Once the line holding "La Basilique Saint-Epvre" is found in the entries below, transcribe exactly every line up to and including the one holding "Festung Landau, Pfalz", but leave out the pictures.

- **INPUT FOR THIS TASK**:
━━━━━━

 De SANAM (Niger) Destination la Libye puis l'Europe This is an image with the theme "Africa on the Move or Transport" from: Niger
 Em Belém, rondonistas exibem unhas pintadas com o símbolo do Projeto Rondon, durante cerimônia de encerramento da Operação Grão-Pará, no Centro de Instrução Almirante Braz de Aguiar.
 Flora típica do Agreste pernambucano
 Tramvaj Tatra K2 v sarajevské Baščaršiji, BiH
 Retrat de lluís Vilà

━━━━━━

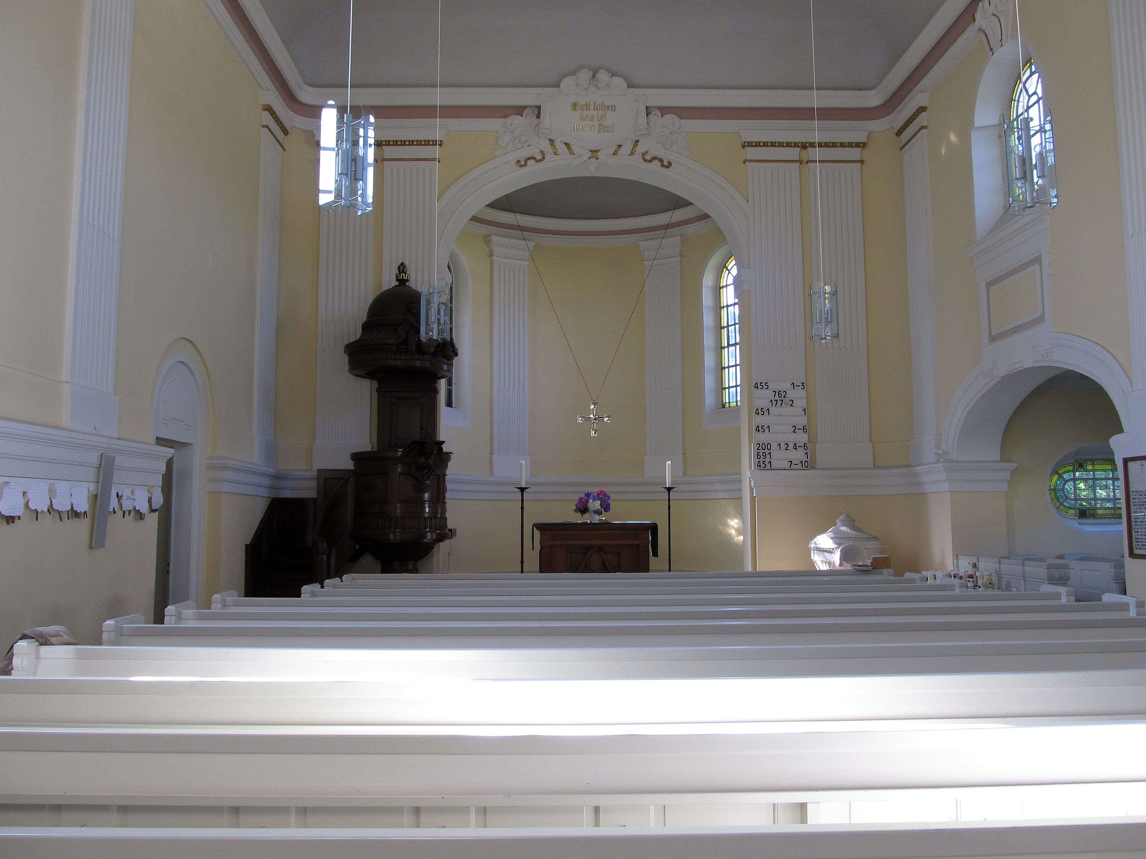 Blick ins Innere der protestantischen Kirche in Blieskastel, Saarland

━━━━━━

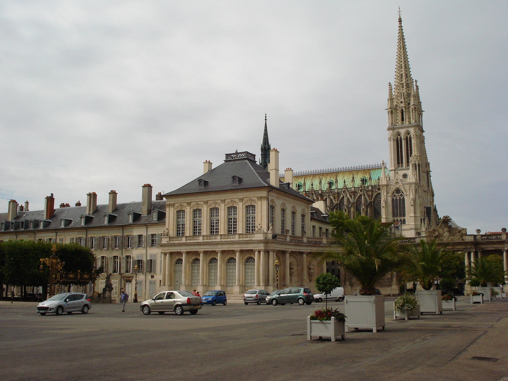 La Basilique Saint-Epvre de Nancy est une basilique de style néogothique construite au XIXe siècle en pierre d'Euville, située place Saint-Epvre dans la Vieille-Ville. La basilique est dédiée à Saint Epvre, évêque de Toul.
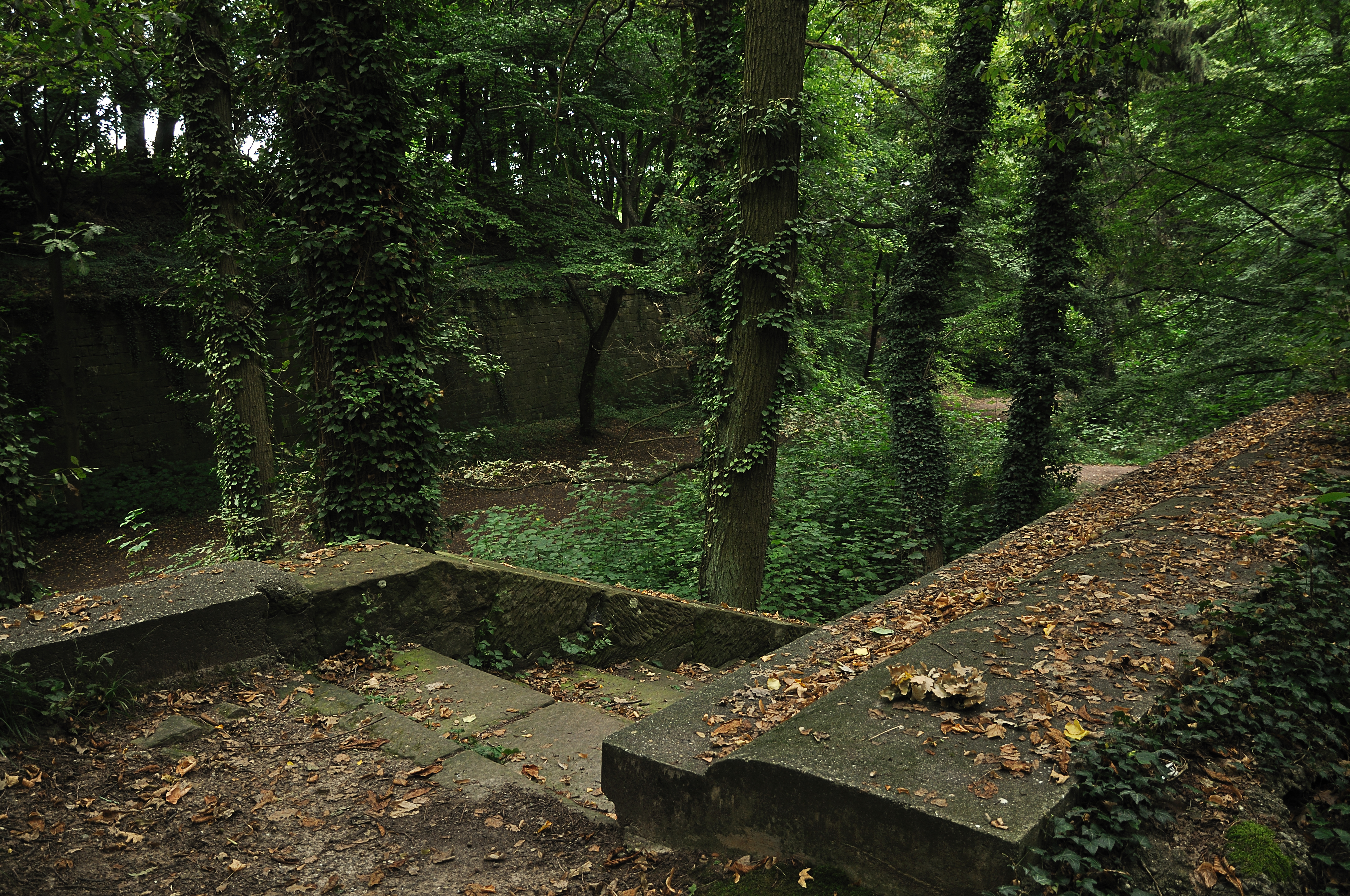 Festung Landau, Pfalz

━━━━━━

- **EXERCISE RESULT**:
 La Basilique Saint-Epvre de Nancy est une basilique de style néogothique construite au XIXe siècle en pierre d'Euville, située place Saint-Epvre dans la Vieille-Ville. La basilique est dédiée à Saint Epvre, évêque de Toul.
 Festung Landau, Pfalz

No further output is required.